3. **Confirm `kaizen` is on your `PATH`** (rustup usually adds `~/.cargo/bin`). If the shell
cannot find `kaizen`, add that directory to `PATH` and open a new terminal.
4. **Run `kaizen` in your own project** (where you use Cursor / Claude Code / Codex), not only
inside the kaizen repo:
```bash
cd /path/to/your-project
kaizen init
```
Step-by-step guide, uninstall, and troubleshooting: [docs/install.md](docs/install.md).
## Quick start
```bash
kaizen init # scaffold .kaizen/ + wire .cursor/hooks.json + .claude/settings.json
kaizen doctor # verify config, DB, and hook wiring
kaizen sessions list # index sessions in the current repo
kaizen summary # cost / agent / model rollup
kaizen tui # live session browser
kaizen retro --days 7 # weekly heuristic bets
kaizen exp new --name add-skill \
--hypothesis "skill cuts tokens" --change "add .cursor/skills/x" \
--metric tokens_per_session --bind git \
--duration-days 14 --target-pct=-10
```
`kaizen init` creates Cursor, Claude Code, and OpenClaw hook files when absent and patches them idempotently when present. Re-running is safe; originals back up under `.kaizen/backup/`.

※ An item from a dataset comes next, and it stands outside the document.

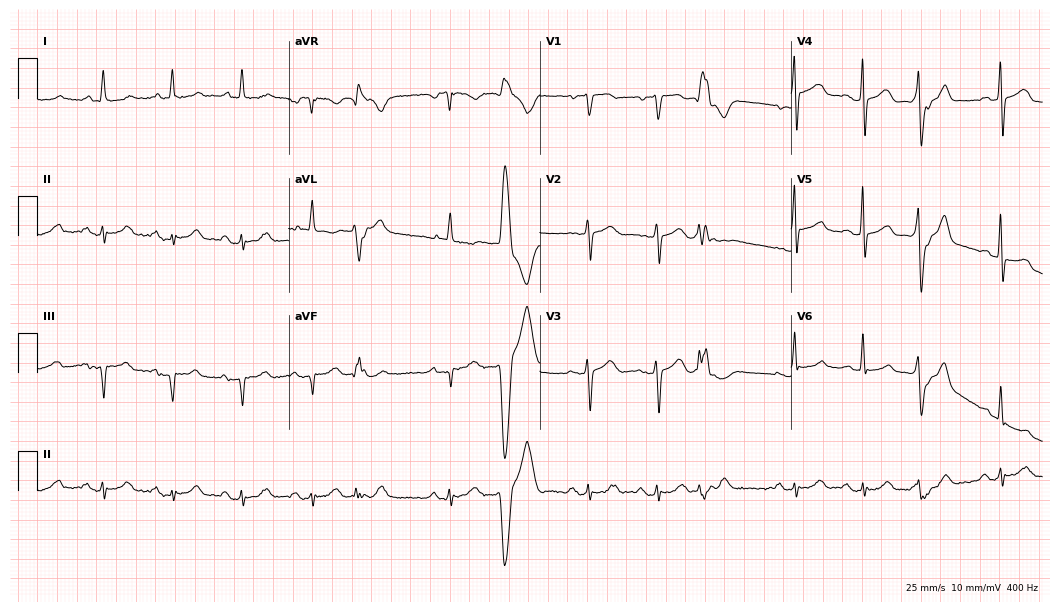
12-lead ECG from a female, 74 years old. No first-degree AV block, right bundle branch block, left bundle branch block, sinus bradycardia, atrial fibrillation or sinus tachycardia recorded for this tracing.
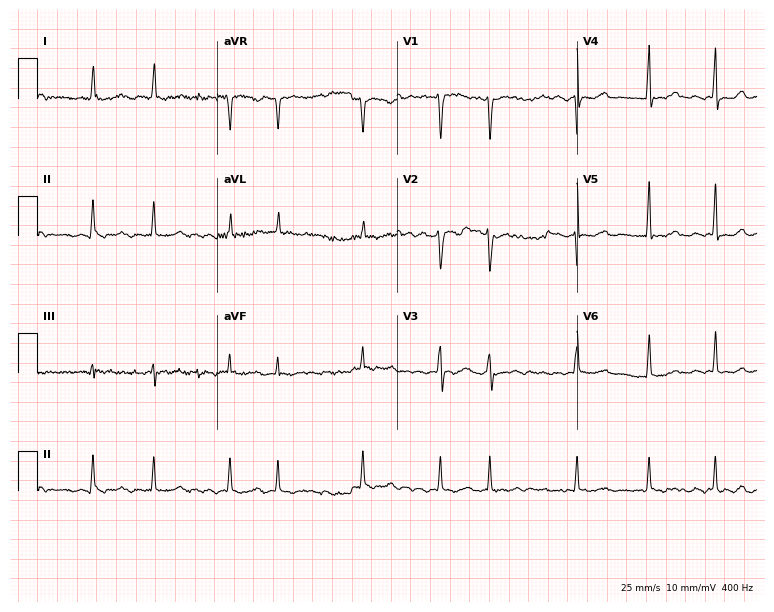
ECG (7.3-second recording at 400 Hz) — a female patient, 46 years old. Findings include atrial fibrillation (AF).

Full CLI reference: [docs/usage.md](docs/usage.md). Guided walkthrough: [docs/tutorial/README.md](docs/tutorial/README.md).
## Docs
| Doc | Purpose |
|---|---|
| [docs/install.md](docs/install.md) | Install, build from source, uninstall |
| [docs/tutorial/README.md](docs/tutorial/README.md) | Hands-on tutorial (all major features) |
| [docs/usage.md](docs/usage.md) | CLI reference |
| [docs/concepts.md](docs/concepts.md) | Sessions, events, retro, experiments |
| [docs/architecture.md](docs/architecture.md) | Module graph, data flow |
| [docs/config.md](docs/config.md) | Config file + env vars |
| [docs/telemetry-journey.md](docs/telemetry-journey.md) | How sessions become stored facts (learning path) |
| [CONTRIBUTING.md](CONTRIBUTING.md) | Dev setup, tests, PR flow |
| [CHANGELOG.md](CHANGELOG.md) | Release notes |
## Status
Pre–1.0: breaking changes may appear in minor versions (see
[CHANGELOG.md](CHANGELOG.md)). Feature set for the initial public line is
shipped; follow the changelog for new work.
## License
[AGPL-3.0-or-later](LICENSE). Contributions are licensed under the same
terms. See [CONTRIBUTING.md](CONTRIBUTING.md).
Security disclosures: [SECURITY.md](SECURITY.md).